▶ [What you have to do] Exactly as they appear, retype the lines from the one containing "Sett fra øvre" through the final line of the data below. Leave pictures out.

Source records
-- Opening Marker --
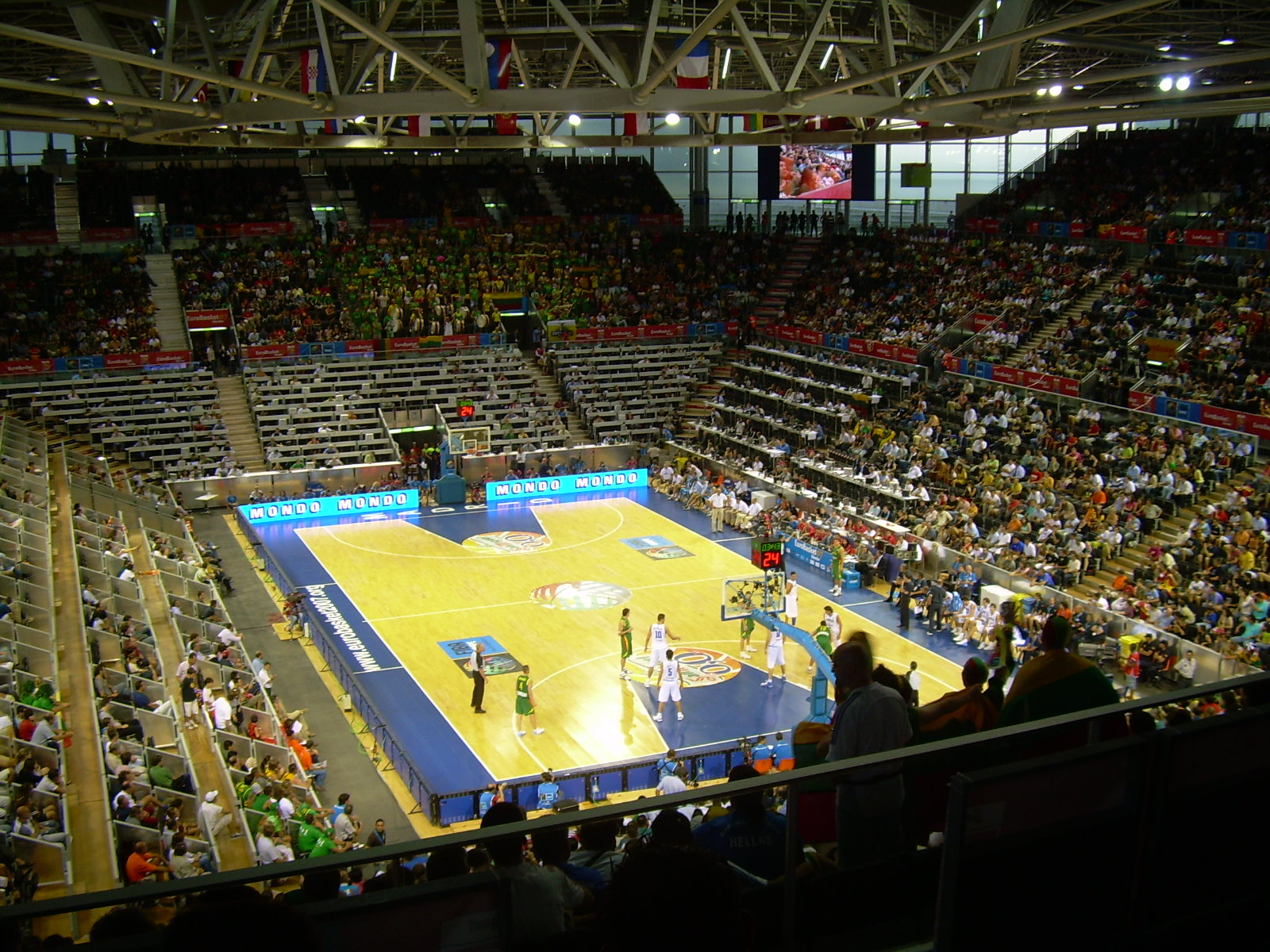 Partido del eurobasket07 entre Lituania e Italia
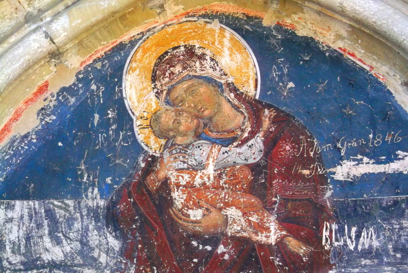 Watra Mołdowica(Vatra Moldoviţei), cerkiew, fresk - Eleusa
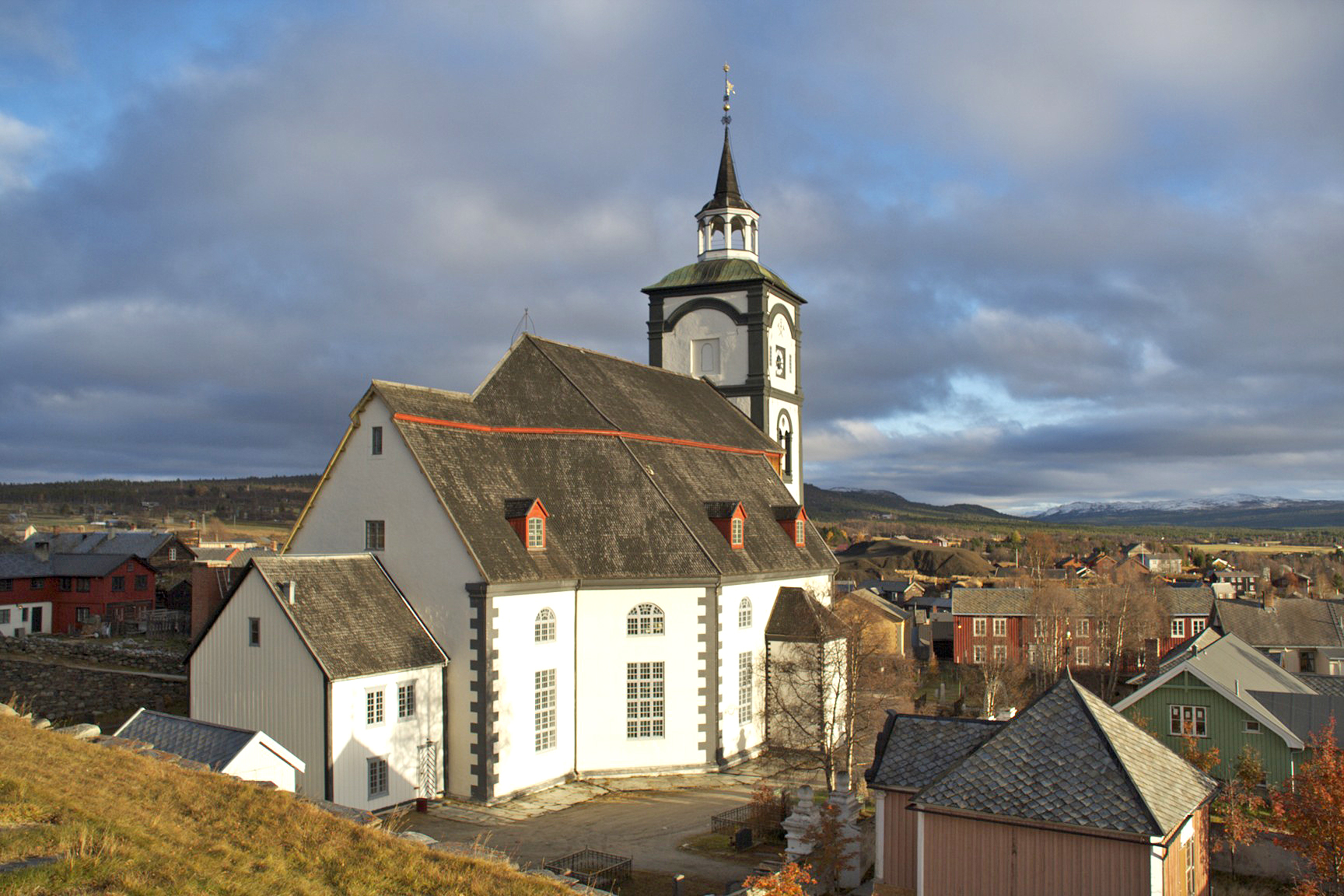 Sett fra øvre kirkegård. Foto: Lars Geithe, 2012
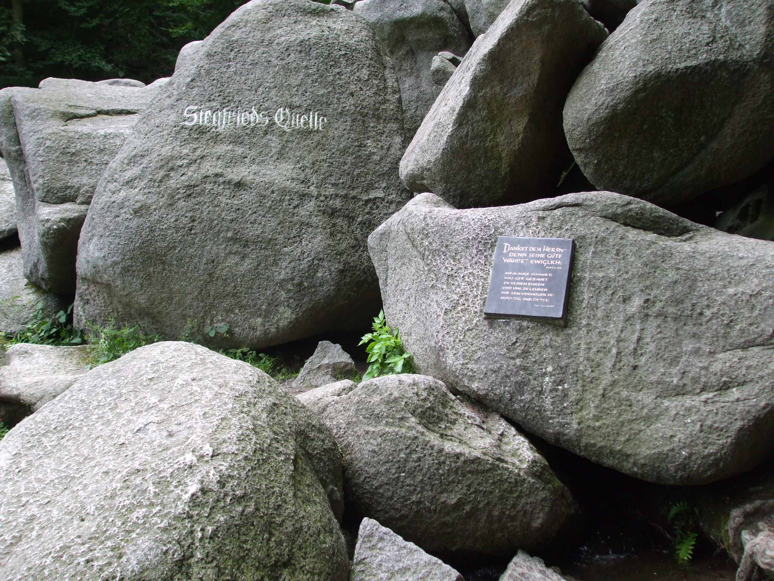 Siegfriedsquelle am Fuße des "Felsenmeeres" in Lautertal (Odenwald)/Reichenbach
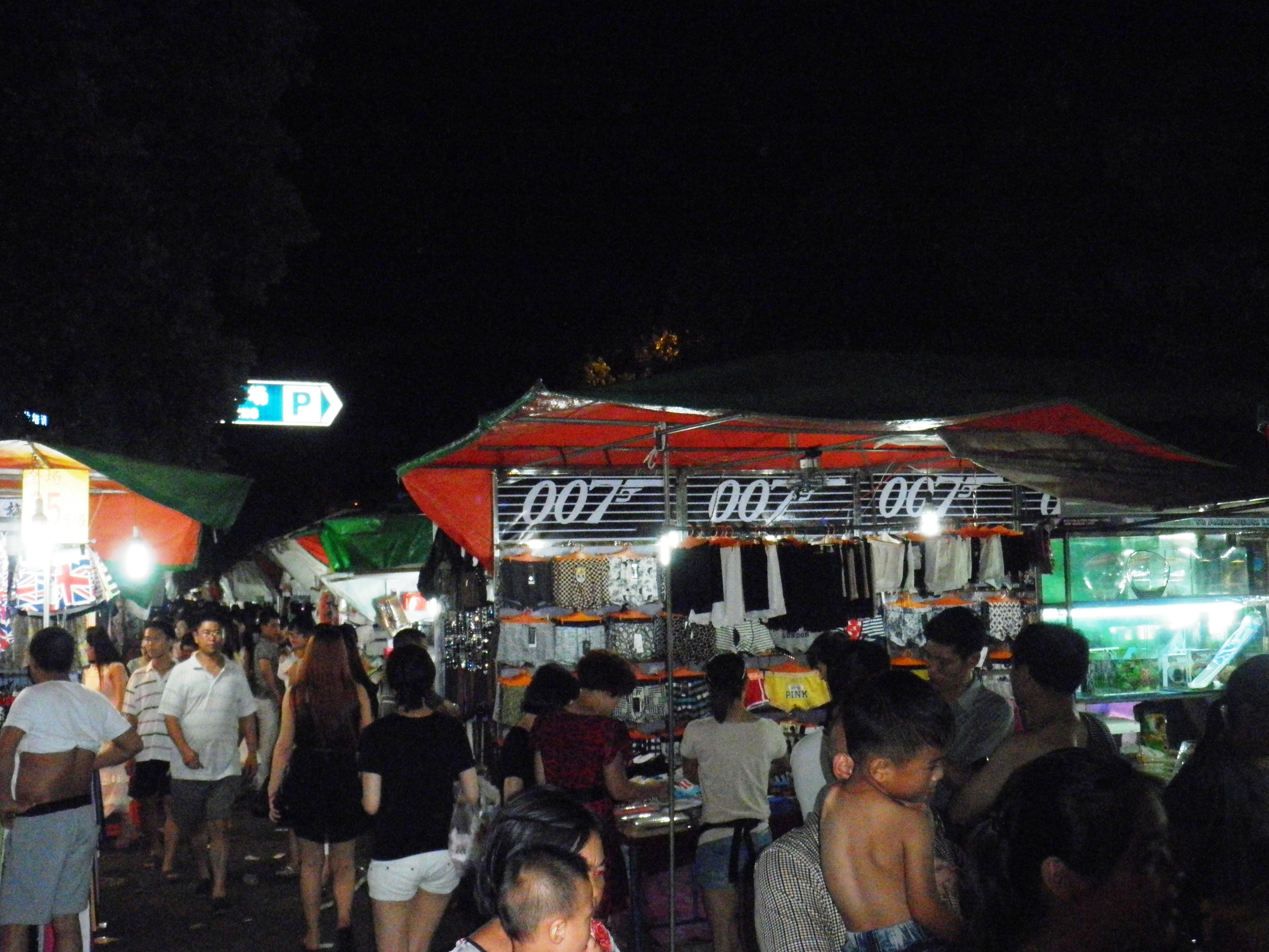 Yiwu night market
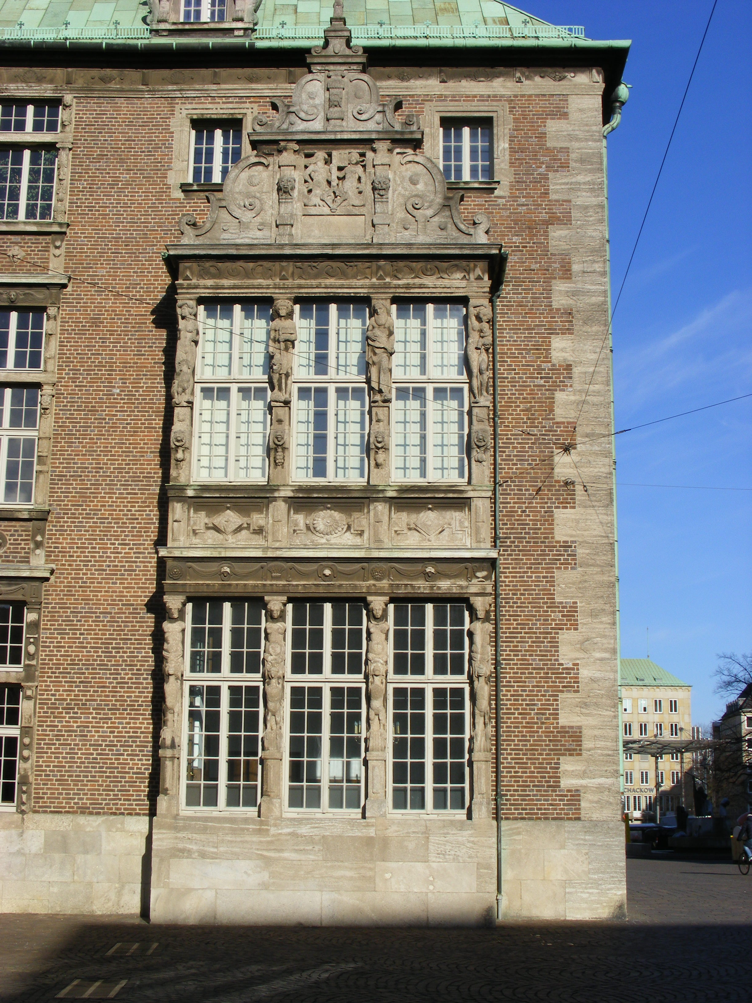 Bürgermeistererker des Neuen Rathauses in Bremen (Erweiterungsbau Rathauses, 1909–1913)
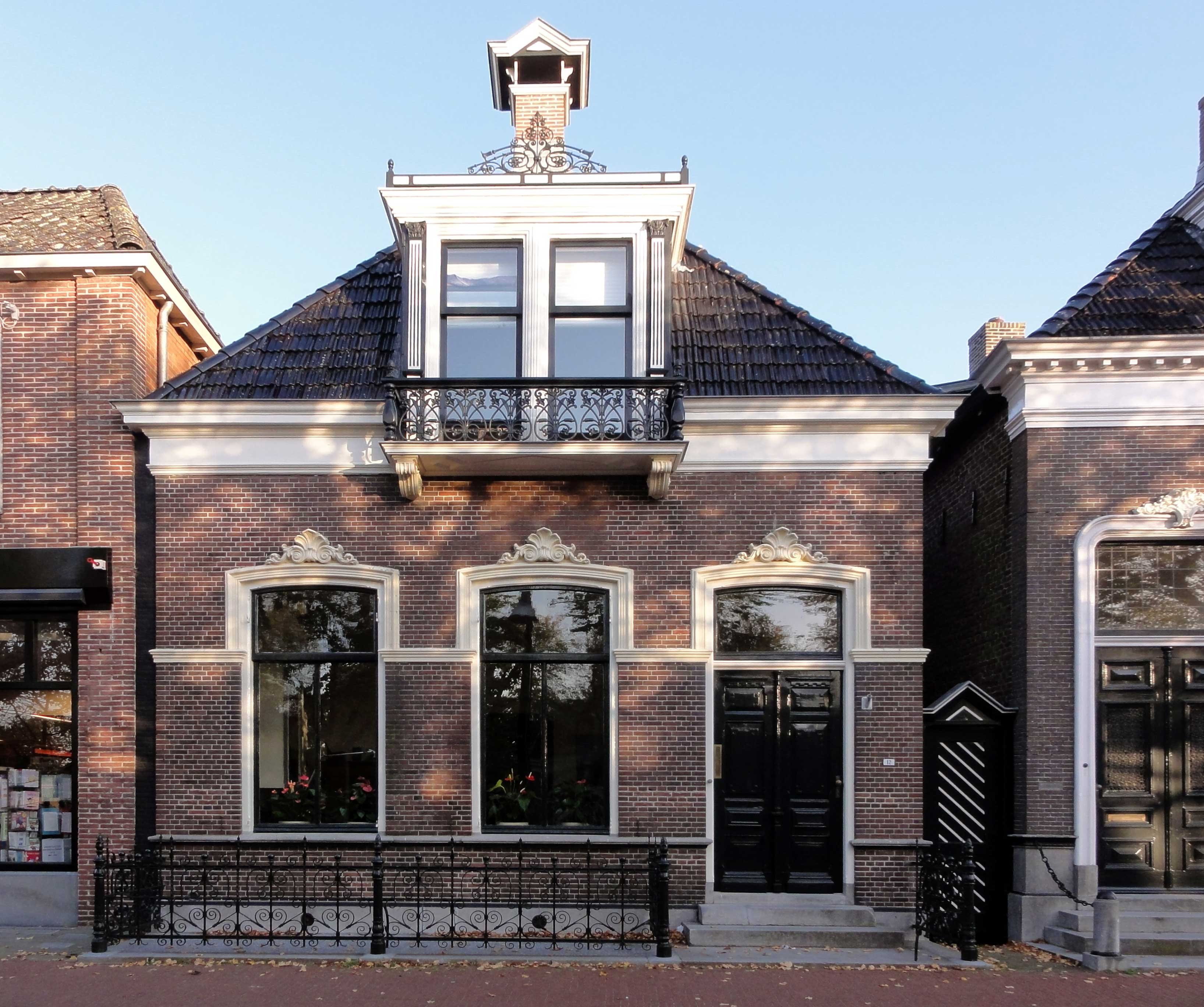 Van Swinderenstraat 12 Balk
-- Closing Marker --
▶ [Problem solution]
 Sett fra øvre kirkegård. Foto: Lars Geithe, 2012
 Siegfriedsquelle am Fuße des "Felsenmeeres" in Lautertal (Odenwald)/Reichenbach
 Yiwu night market
 Bürgermeistererker des Neuen Rathauses in Bremen (Erweiterungsbau Rathauses, 1909–1913)
 Van Swinderenstraat 12 Balk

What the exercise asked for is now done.